━━━ Exercise input ━━━
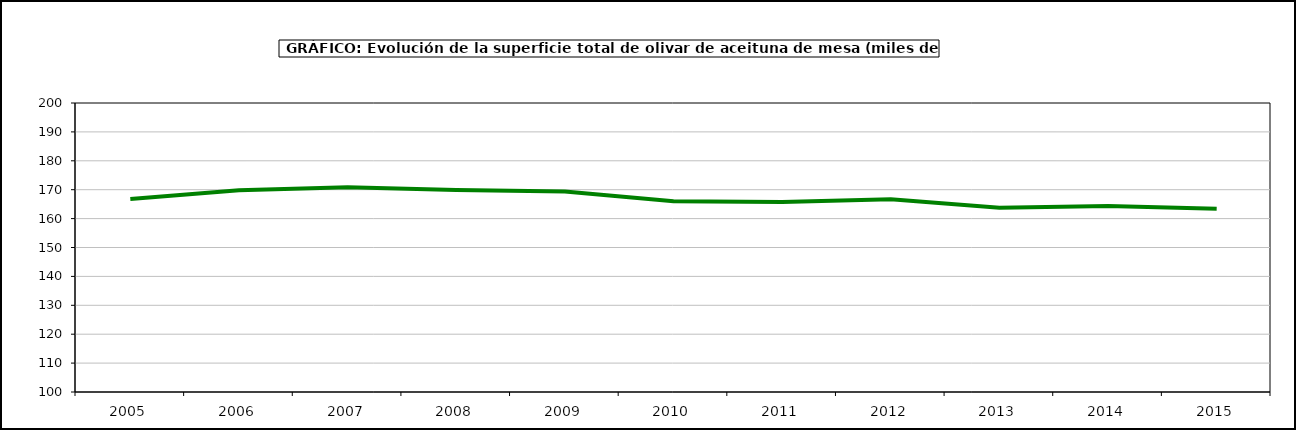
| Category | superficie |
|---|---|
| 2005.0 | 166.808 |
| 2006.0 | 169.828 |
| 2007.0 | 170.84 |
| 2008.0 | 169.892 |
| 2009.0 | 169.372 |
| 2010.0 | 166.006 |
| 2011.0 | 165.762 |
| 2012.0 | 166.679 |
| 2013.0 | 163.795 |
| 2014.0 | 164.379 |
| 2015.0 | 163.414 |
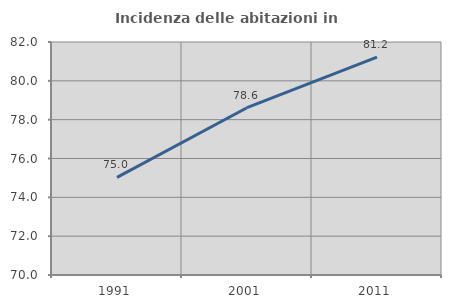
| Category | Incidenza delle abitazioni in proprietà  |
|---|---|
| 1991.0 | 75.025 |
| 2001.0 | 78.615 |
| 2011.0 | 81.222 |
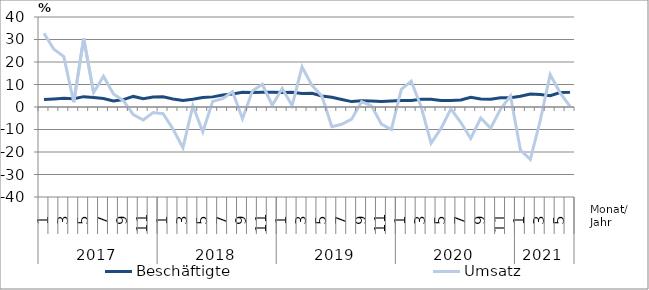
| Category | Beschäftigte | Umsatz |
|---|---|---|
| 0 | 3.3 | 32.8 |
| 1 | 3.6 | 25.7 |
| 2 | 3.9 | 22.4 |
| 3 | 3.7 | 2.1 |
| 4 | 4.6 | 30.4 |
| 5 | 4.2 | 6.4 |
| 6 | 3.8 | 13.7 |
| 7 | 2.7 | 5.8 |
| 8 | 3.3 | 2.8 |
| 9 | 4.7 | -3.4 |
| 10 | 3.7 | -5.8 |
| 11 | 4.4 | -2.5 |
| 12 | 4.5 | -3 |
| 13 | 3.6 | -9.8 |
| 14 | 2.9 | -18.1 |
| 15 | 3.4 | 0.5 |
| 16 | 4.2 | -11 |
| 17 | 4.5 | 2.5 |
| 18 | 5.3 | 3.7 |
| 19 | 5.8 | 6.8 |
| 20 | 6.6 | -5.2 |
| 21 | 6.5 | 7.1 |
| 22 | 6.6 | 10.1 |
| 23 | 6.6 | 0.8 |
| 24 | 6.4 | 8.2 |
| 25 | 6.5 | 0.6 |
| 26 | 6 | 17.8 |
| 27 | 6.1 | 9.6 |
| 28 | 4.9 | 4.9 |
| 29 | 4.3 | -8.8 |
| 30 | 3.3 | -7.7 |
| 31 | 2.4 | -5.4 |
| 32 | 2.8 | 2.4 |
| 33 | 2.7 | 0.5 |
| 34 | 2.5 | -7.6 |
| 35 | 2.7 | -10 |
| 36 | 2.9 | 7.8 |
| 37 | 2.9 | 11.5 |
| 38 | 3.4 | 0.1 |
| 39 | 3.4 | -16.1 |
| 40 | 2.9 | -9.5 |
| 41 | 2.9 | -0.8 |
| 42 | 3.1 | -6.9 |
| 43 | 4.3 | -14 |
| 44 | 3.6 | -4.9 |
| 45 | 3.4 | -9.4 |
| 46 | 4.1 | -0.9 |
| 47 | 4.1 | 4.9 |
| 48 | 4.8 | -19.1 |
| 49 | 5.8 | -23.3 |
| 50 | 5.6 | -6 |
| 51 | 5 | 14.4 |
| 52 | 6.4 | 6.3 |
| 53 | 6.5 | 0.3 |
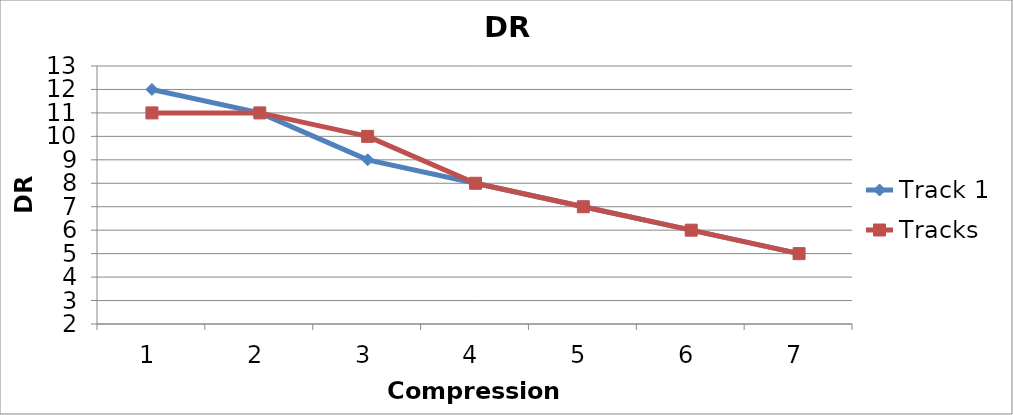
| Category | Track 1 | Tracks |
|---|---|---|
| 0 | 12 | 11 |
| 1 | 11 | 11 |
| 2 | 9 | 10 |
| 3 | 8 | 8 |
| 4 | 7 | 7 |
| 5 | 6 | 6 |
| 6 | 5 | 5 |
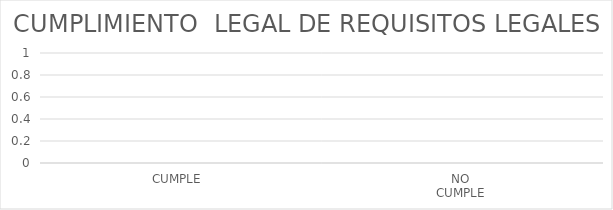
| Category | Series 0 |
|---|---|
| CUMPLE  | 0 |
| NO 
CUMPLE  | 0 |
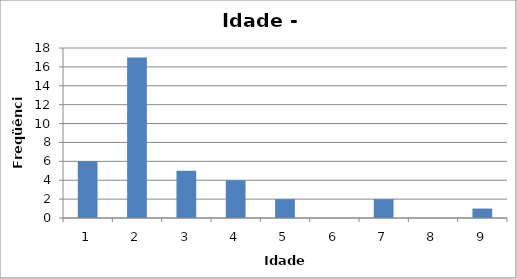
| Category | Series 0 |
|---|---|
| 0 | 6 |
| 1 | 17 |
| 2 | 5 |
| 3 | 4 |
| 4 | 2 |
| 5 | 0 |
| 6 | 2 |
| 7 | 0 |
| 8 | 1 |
━━━
**Task requirements:** Copy each line of the data above that holds "Category".

**Task solution:**
| Category | superficie |
| Category | Incidenza delle abitazioni in proprietà  |
| Category | Beschäftigte | Umsatz |
| Category | Track 1 | Tracks |
| Category | Series 0 |
| Category | Series 0 |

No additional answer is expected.